Testata:Il Messaggero - Il Sole 24 Ore - Liberazione - La Repubblica - Avvenire - Il Manifesto - Corriere della Sera - Il Foglio - Liberal
Autore: Eric Salerno - Roberto Bongiorni - Francesca Maretta - Alberto Stabile - Barbara Uglietti - Michele Giorgio - Davide Frattini - la redazione - Emanuele Ottolenghi
Titolo: «Strage di bambini a Gaza. In fumo il piano di pace - Raid su Gaza, 32 morti in 48 ore - Bambini palestinesi sotto tiro: altri otto uccisi nella Striscia -Bombe su Gaza: 25 uccisi, otto sono bambini - Guerra a Gaza, strage di bambini»

Raid su Gaza, è strage di bambini - Raid israeliani su Gaza Diciotto morti in un giorno - Sderot non è un paese per vecchi -  Che cosa significa rispondere a quattromila missili

Israele si sta difendendo dall'aggressione di Hamas, che è in corso da anni e non è mai cessata.
Innanzitutto, l'informazione dovrebbe raccontare questa aggressione.
Raccontare per esempio la morte di Roni Yihia, 47 anni, padre di 4 bambini, in seguito alle gravissime ferite riportate per un Qassam che si è abbattuto  sul college Sapir.
Raccontare del grave ferimento, avvenuto pochi giorni prima, di un bambino di 10 anni a Sderot. Dell'attentato di grande portata che era in preparazione e che è stato fermato dal raid che ha eliminato cinque terroristi.

Invece, i quotidiani italiani raccontano per lo più una storia completamente diversa. Non la guerra di Hamas contro Israele e la risposta di quest'ultima, giustificata dal principio della legittima difesa. Sulle pagine della maggior parte dei quotidiani l'aggressore è Israele e nel mirino ci sono i bambini palestinesi.
Ben pochi ricordano che i terroristi agiscono dai centri abitati e impiegano i bambini per per rischisose operazioni di recupero dopo i lanci.

Il MESSAGGERO, per esempio, titola la cronaca di Eric Salerno "Strage di bambini a Gaza. In fumo il piano di pace": una frase che attribuisce a Israele anche la responsabilità del perdurare del conflitto

"Raid su Gaza, 32 morti in 48 ore" è il titolo del SOLE 24 ORE. Solo l'occhiello specifica che si è trattato di una "durissima reazione al lancio di razzi dalla Striscia"

Per LIBERAZIONE Israele terrebbe i "Bambini palestinesi sotto tiro: altri otto uccisi nella Striscia"

Alberto Stabile su La REPUBBLICA è esplicito nell'imputare a Israele la responsabilità della crisi, scrivendo:

Quello che sta succedendo è la conseguenza prevedibile della scelta compiuta dal governo Olmert di dichiarare Gaza una «entità nemica», dopo la conquista con la forza della Striscia da parte di Hamas, nel giugno dell´anno scorso. Indifferente alle profferte lanciate dal movimento islamico, che si rifiuta di riconoscere Israele ma si dichiara favorevole a concordare una tregua di lungo periodo col nemico, Olmert, con il consenso di Stati Uniti ed Europa, ha optato per una strategia basata su un ventaglio di misure economiche e militari, allo scopo di «prosciugare» il consenso che Hamas raccoglie nella Striscia.
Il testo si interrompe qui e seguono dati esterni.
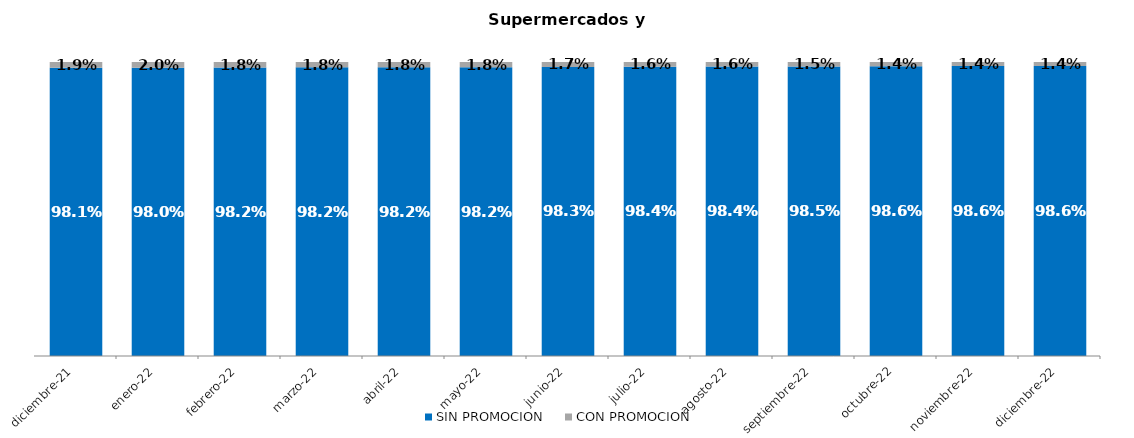
| Category | SIN PROMOCION   | CON PROMOCION   |
|---|---|---|
| 2021-12-01 | 0.981 | 0.019 |
| 2022-01-01 | 0.98 | 0.02 |
| 2022-02-01 | 0.982 | 0.018 |
| 2022-03-01 | 0.982 | 0.018 |
| 2022-04-01 | 0.982 | 0.018 |
| 2022-05-01 | 0.982 | 0.018 |
| 2022-06-01 | 0.983 | 0.017 |
| 2022-07-01 | 0.984 | 0.016 |
| 2022-08-01 | 0.984 | 0.016 |
| 2022-09-01 | 0.985 | 0.015 |
| 2022-10-01 | 0.986 | 0.014 |
| 2022-11-01 | 0.986 | 0.014 |
| 2022-12-01 | 0.986 | 0.014 |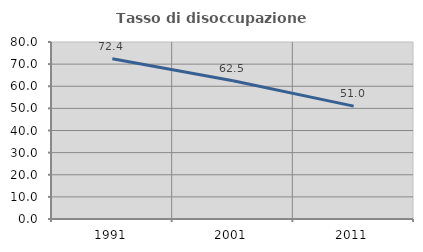
| Category | Tasso di disoccupazione giovanile  |
|---|---|
| 1991.0 | 72.441 |
| 2001.0 | 62.5 |
| 2011.0 | 51.02 |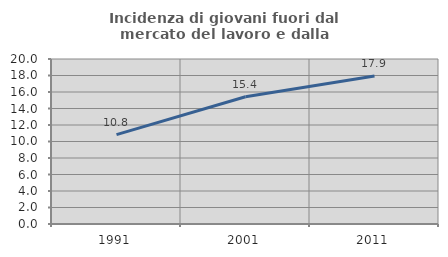
| Category | Incidenza di giovani fuori dal mercato del lavoro e dalla formazione  |
|---|---|
| 1991.0 | 10.837 |
| 2001.0 | 15.426 |
| 2011.0 | 17.949 |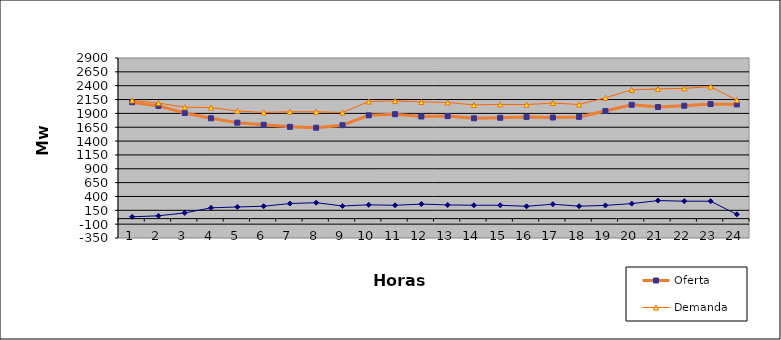
| Category | Oferta | Demanda | No Servida |
|---|---|---|---|
| 1.0 | 2101.75 | 2133.765 | 32.015 |
| 2.0 | 2034.73 | 2085.821 | 51.091 |
| 3.0 | 1907.52 | 2010.321 | 102.801 |
| 4.0 | 1811.4 | 2006.058 | 194.658 |
| 5.0 | 1732.48 | 1943.115 | 210.635 |
| 6.0 | 1694.54 | 1917.574 | 223.034 |
| 7.0 | 1656.57 | 1929.195 | 272.625 |
| 8.0 | 1641.02 | 1928.681 | 287.661 |
| 9.0 | 1687.33 | 1915.795 | 228.465 |
| 10.0 | 1865.2 | 2113.99 | 248.79 |
| 11.0 | 1885.17 | 2126.19 | 241.02 |
| 12.0 | 1843.81 | 2106.015 | 262.205 |
| 13.0 | 1850.61 | 2097.778 | 247.168 |
| 14.0 | 1811.31 | 2052.67 | 241.36 |
| 15.0 | 1821.1 | 2062.39 | 241.29 |
| 16.0 | 1836.64 | 2059.312 | 222.672 |
| 17.0 | 1825.68 | 2086.093 | 260.413 |
| 18.0 | 1836.76 | 2061.2 | 224.44 |
| 19.0 | 1942.14 | 2180.672 | 238.532 |
| 20.0 | 2054.57 | 2325.391 | 270.821 |
| 21.0 | 2015.03 | 2340.887 | 325.857 |
| 22.0 | 2038.36 | 2352.781 | 314.421 |
| 23.0 | 2069.1 | 2383.01 | 313.91 |
| 24.0 | 2062.01 | 2139.26 | 77.25 |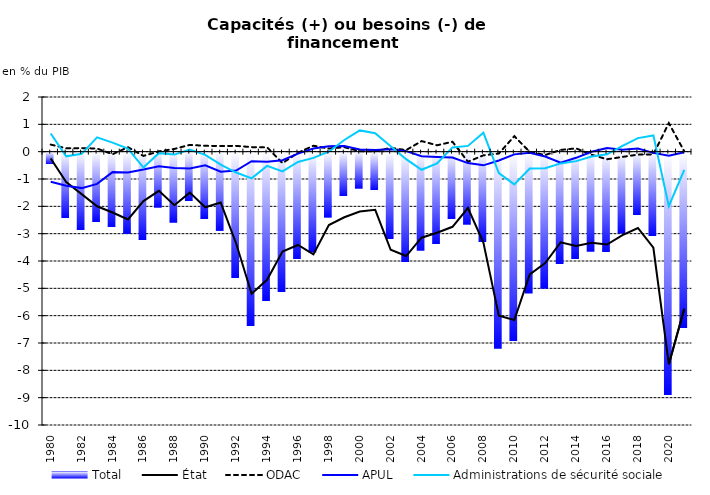
| Category | Total |
|---|---|
| 1980.0 | -0.429 |
| 1981.0 | -2.408 |
| 1982.0 | -2.837 |
| 1983.0 | -2.541 |
| 1984.0 | -2.736 |
| 1985.0 | -2.972 |
| 1986.0 | -3.197 |
| 1987.0 | -2.014 |
| 1988.0 | -2.564 |
| 1989.0 | -1.782 |
| 1990.0 | -2.434 |
| 1991.0 | -2.863 |
| 1992.0 | -4.601 |
| 1993.0 | -6.359 |
| 1994.0 | -5.423 |
| 1995.0 | -5.109 |
| 1996.0 | -3.906 |
| 1997.0 | -3.653 |
| 1998.0 | -2.379 |
| 1999.0 | -1.603 |
| 2000.0 | -1.318 |
| 2001.0 | -1.379 |
| 2002.0 | -3.16 |
| 2003.0 | -4.015 |
| 2004.0 | -3.591 |
| 2005.0 | -3.356 |
| 2006.0 | -2.444 |
| 2007.0 | -2.636 |
| 2008.0 | -3.264 |
| 2009.0 | -7.175 |
| 2010.0 | -6.887 |
| 2011.0 | -5.155 |
| 2012.0 | -4.981 |
| 2013.0 | -4.084 |
| 2014.0 | -3.905 |
| 2015.0 | -3.625 |
| 2016.0 | -3.637 |
| 2017.0 | -2.958 |
| 2018.0 | -2.289 |
| 2019.0 | -3.065 |
| 2020.0 | -8.873 |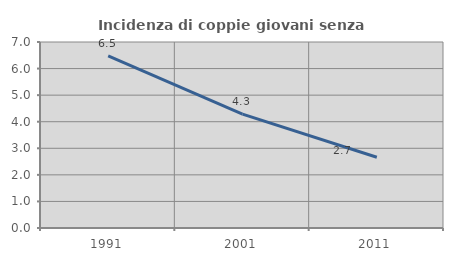
| Category | Incidenza di coppie giovani senza figli |
|---|---|
| 1991.0 | 6.48 |
| 2001.0 | 4.286 |
| 2011.0 | 2.665 |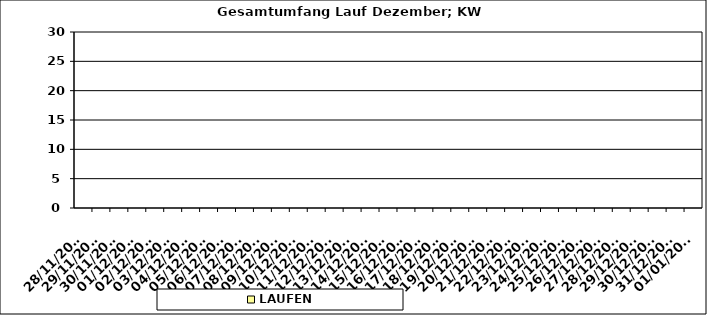
| Category | LAUFEN |
|---|---|
| 28/11/2022 | 0 |
| 29/11/2022 | 0 |
| 30/11/2022 | 0 |
| 01/12/2022 | 0 |
| 02/12/2022 | 0 |
| 03/12/2022 | 0 |
| 04/12/2022 | 0 |
| 05/12/2022 | 0 |
| 06/12/2022 | 0 |
| 07/12/2022 | 0 |
| 08/12/2022 | 0 |
| 09/12/2022 | 0 |
| 10/12/2022 | 0 |
| 11/12/2022 | 0 |
| 12/12/2022 | 0 |
| 13/12/2022 | 0 |
| 14/12/2022 | 0 |
| 15/12/2022 | 0 |
| 16/12/2022 | 0 |
| 17/12/2022 | 0 |
| 18/12/2022 | 0 |
| 19/12/2022 | 0 |
| 20/12/2022 | 0 |
| 21/12/2022 | 0 |
| 22/12/2022 | 0 |
| 23/12/2022 | 0 |
| 24/12/2022 | 0 |
| 25/12/2022 | 0 |
| 26/12/2022 | 0 |
| 27/12/2022 | 0 |
| 28/12/2022 | 0 |
| 29/12/2022 | 0 |
| 30/12/2022 | 0 |
| 31/12/2022 | 0 |
| 01/01/2023 | 0 |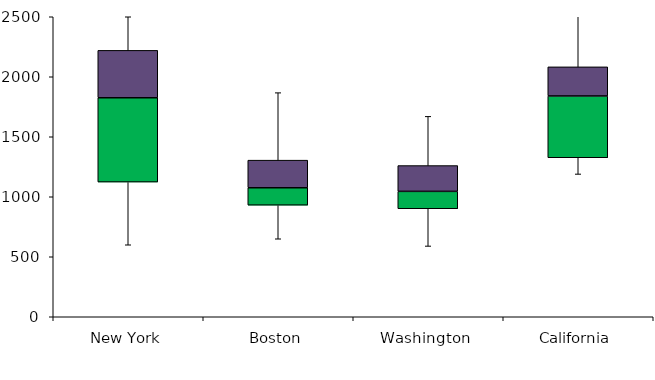
| Category | Q1 | Q2-Q1 | Q3-Q2 |
|---|---|---|---|
| New York | 1122.5 | 702.5 | 395 |
| Boston | 930 | 145 | 230 |
| Washington | 900 | 145 | 215 |
| California | 1325 | 515 | 242.5 |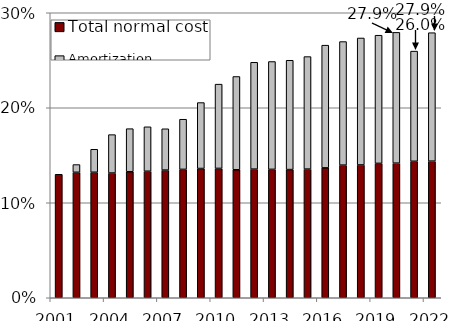
| Category | Total normal cost | Amortization payment |
|---|---|---|
| 2001.0 | 0.13 | 0 |
| 2002.0 | 0.132 | 0.008 |
| 2003.0 | 0.132 | 0.024 |
| 2004.0 | 0.131 | 0.04 |
| 2005.0 | 0.133 | 0.045 |
| 2006.0 | 0.133 | 0.047 |
| 2007.0 | 0.134 | 0.043 |
| 2008.0 | 0.135 | 0.053 |
| 2009.0 | 0.136 | 0.069 |
| 2010.0 | 0.136 | 0.089 |
| 2011.0 | 0.135 | 0.098 |
| 2012.0 | 0.135 | 0.112 |
| 2013.0 | 0.135 | 0.114 |
| 2014.0 | 0.135 | 0.115 |
| 2015.0 | 0.135 | 0.118 |
| 2016.0 | 0.137 | 0.129 |
| 2017.0 | 0.14 | 0.13 |
| 2018.0 | 0.14 | 0.134 |
| 2019.0 | 0.141 | 0.135 |
| 2020.0 | 0.142 | 0.138 |
| 2021.0 | 0.144 | 0.116 |
| 2022.0 | 0.144 | 0.135 |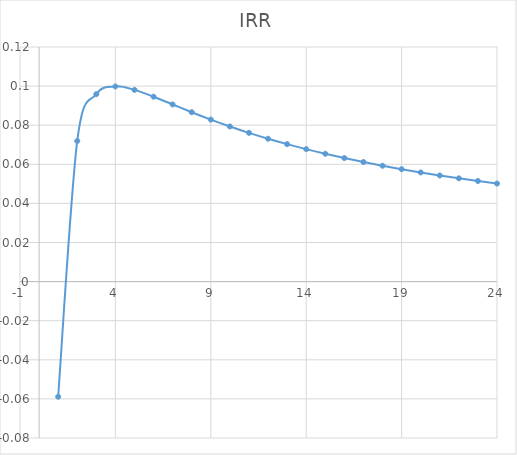
| Category | IRR |
|---|---|
| 1.0 | -0.059 |
| 2.0 | 0.072 |
| 3.0 | 0.096 |
| 4.0 | 0.1 |
| 5.0 | 0.098 |
| 6.0 | 0.095 |
| 7.0 | 0.091 |
| 8.0 | 0.087 |
| 9.0 | 0.083 |
| 10.0 | 0.079 |
| 11.0 | 0.076 |
| 12.0 | 0.073 |
| 13.0 | 0.07 |
| 14.0 | 0.068 |
| 15.0 | 0.065 |
| 16.0 | 0.063 |
| 17.0 | 0.061 |
| 18.0 | 0.059 |
| 19.0 | 0.057 |
| 20.0 | 0.056 |
| 21.0 | 0.054 |
| 22.0 | 0.053 |
| 23.0 | 0.051 |
| 24.0 | 0.05 |
| 25.0 | 0.049 |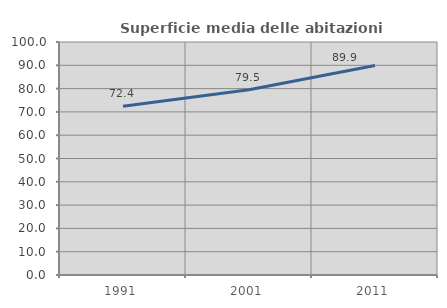
| Category | Superficie media delle abitazioni occupate |
|---|---|
| 1991.0 | 72.384 |
| 2001.0 | 79.526 |
| 2011.0 | 89.898 |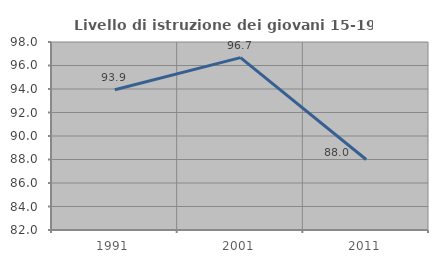
| Category | Livello di istruzione dei giovani 15-19 anni |
|---|---|
| 1991.0 | 93.939 |
| 2001.0 | 96.667 |
| 2011.0 | 88 |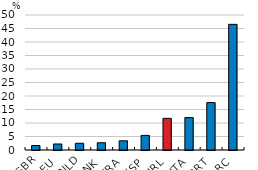
| Category | National NPL ratio |
|---|---|
| GBR | 1.65 |
| DEU | 2.23 |
| NLD | 2.49 |
| DNK | 2.69 |
| FRA | 3.41 |
| ESP | 5.41 |
| IRL | 11.72 |
| ITA | 12.01 |
| PRT | 17.56 |
| GRC | 46.54 |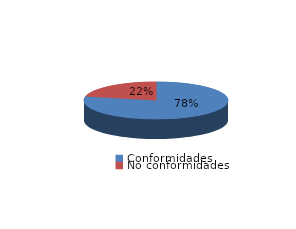
| Category | Series 0 |
|---|---|
| Conformidades | 378 |
| No conformidades | 104 |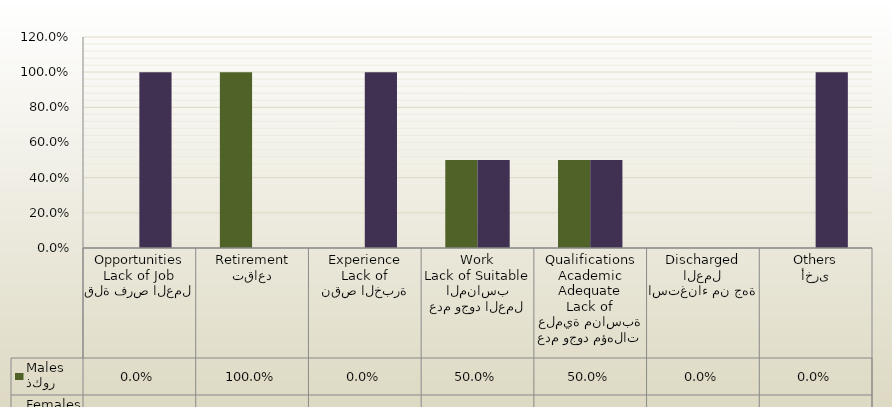
| Category | ذكور
Males | اناث
Females |
|---|---|---|
| قلة فرص العمل
Lack of Job Opportunities | 0 | 1 |
| تقاعد
Retirement | 1 | 0 |
| نقص الخبرة
Lack of Experience | 0 | 1 |
| عدم وجود العمل المناسب
Lack of Suitable Work | 0.5 | 0.5 |
| عدم وجود مؤهلات علمية مناسبة
Lack of Adequate Academic Qualifications | 0.5 | 0.5 |
| استغناء من جهة العمل
Discharged | 0 | 0 |
| أخرى
Others | 0 | 1 |

Obiettivo fallito.
Gli integralisti, di contro, hanno optato per una strategia flessibile. Da un lato gli uomini del movimento islamico hanno osservato la tregua, anche dopo aver rotto con l´Autorità palestinese. Raramente hanno lanciato i «loro Qassam» contro Israele, pur dando la libertà di farlo agli altri gruppi intransigenti, in nome di un illimitato diritto alla «resistenza».
E fino a qualche settimana fa avevano accantonato anche gli attentati suicidi. Ma quando s´è trattato di rispondere a quelli che definiscono «i crimini commessi da Israele contro il popolo palestinese» non hanno esitato a riprendere le armi, lanciare Qassam e mandare terroristi in missione di morte, cercando di giustificare le loro azioni come «legittima ritorsione».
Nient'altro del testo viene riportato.